(Problem description):
Reproduce, from the lines below, exactly the stretch that begins at the line containing "137.934 | 158.99 |" and ends at the line containing "148.499 | 186.86 |", both included.

(Provided data):
+++

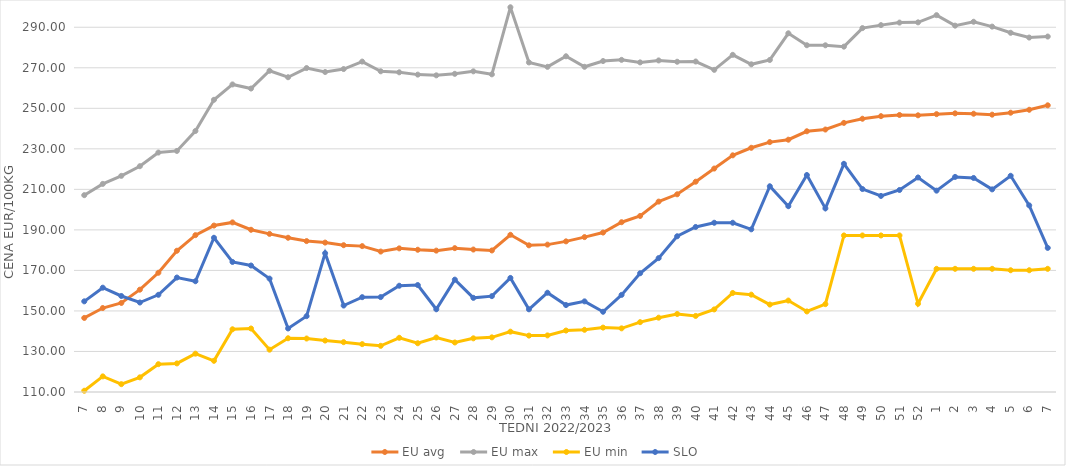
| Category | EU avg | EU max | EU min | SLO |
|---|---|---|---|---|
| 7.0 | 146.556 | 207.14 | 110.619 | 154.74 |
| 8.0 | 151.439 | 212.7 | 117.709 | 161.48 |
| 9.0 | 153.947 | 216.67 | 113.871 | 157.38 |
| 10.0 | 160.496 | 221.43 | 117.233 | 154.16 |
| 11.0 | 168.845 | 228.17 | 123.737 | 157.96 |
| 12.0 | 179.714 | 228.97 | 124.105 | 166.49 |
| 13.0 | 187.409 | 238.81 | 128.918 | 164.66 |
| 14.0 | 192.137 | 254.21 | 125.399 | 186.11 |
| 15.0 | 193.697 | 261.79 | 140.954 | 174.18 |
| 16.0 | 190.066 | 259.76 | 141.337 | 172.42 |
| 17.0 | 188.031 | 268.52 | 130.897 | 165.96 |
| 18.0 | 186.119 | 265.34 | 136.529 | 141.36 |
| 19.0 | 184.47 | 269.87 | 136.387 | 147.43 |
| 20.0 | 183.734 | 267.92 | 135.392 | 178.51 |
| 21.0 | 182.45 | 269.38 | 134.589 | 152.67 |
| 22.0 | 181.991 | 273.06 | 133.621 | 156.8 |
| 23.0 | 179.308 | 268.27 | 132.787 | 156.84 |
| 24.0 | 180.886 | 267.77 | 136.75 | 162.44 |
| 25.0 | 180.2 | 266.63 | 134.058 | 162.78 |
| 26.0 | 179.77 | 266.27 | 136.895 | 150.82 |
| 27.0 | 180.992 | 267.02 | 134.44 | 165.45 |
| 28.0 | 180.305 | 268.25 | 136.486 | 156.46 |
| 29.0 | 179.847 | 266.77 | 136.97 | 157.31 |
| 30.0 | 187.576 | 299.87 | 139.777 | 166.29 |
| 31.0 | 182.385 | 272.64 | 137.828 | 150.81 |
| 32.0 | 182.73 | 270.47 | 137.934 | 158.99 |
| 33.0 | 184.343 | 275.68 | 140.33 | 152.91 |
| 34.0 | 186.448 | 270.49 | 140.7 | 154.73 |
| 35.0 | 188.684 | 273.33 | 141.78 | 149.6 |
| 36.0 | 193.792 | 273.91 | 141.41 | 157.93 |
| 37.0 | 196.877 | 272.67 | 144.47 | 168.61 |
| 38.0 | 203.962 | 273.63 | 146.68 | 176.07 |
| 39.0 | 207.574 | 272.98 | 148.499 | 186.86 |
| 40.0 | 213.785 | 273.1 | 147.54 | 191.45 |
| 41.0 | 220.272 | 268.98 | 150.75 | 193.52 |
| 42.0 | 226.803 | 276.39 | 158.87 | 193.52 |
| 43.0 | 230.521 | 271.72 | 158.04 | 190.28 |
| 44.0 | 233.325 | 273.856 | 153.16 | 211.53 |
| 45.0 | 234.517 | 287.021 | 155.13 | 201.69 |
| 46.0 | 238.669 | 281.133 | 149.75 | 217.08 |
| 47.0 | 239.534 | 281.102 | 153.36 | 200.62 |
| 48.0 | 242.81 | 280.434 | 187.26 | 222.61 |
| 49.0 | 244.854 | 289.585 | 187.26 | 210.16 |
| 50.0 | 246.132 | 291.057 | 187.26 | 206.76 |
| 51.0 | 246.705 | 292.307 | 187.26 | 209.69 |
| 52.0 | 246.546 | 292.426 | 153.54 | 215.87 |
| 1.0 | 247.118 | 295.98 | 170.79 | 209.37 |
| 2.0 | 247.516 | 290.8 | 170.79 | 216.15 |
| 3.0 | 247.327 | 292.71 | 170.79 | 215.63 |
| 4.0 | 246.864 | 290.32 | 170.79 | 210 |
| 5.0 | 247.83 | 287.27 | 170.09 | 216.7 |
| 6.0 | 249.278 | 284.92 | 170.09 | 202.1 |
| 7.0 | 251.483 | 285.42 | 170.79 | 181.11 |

+++

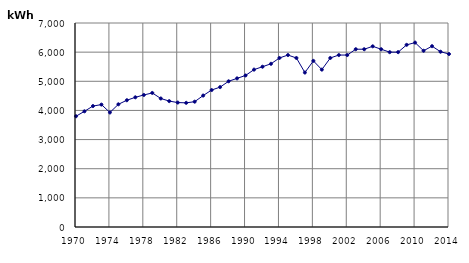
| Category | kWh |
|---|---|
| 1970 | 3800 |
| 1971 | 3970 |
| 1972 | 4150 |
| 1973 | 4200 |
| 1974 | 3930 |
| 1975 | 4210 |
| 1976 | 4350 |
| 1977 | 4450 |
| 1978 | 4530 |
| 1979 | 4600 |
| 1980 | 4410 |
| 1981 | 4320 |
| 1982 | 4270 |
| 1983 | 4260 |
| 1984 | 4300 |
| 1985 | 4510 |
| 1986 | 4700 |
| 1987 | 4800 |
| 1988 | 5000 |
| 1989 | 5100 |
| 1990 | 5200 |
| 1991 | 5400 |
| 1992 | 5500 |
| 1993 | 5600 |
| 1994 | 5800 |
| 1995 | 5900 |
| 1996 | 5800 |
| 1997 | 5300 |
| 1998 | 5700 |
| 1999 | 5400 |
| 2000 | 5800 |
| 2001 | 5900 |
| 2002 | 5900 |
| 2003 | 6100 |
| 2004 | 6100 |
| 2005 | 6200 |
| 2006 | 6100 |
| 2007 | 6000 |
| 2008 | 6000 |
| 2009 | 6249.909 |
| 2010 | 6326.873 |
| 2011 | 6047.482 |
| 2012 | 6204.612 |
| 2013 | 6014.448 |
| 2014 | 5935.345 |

+++

(Solution):
| 32.0 | 182.73 | 270.47 | 137.934 | 158.99 |
| 33.0 | 184.343 | 275.68 | 140.33 | 152.91 |
| 34.0 | 186.448 | 270.49 | 140.7 | 154.73 |
| 35.0 | 188.684 | 273.33 | 141.78 | 149.6 |
| 36.0 | 193.792 | 273.91 | 141.41 | 157.93 |
| 37.0 | 196.877 | 272.67 | 144.47 | 168.61 |
| 38.0 | 203.962 | 273.63 | 146.68 | 176.07 |
| 39.0 | 207.574 | 272.98 | 148.499 | 186.86 |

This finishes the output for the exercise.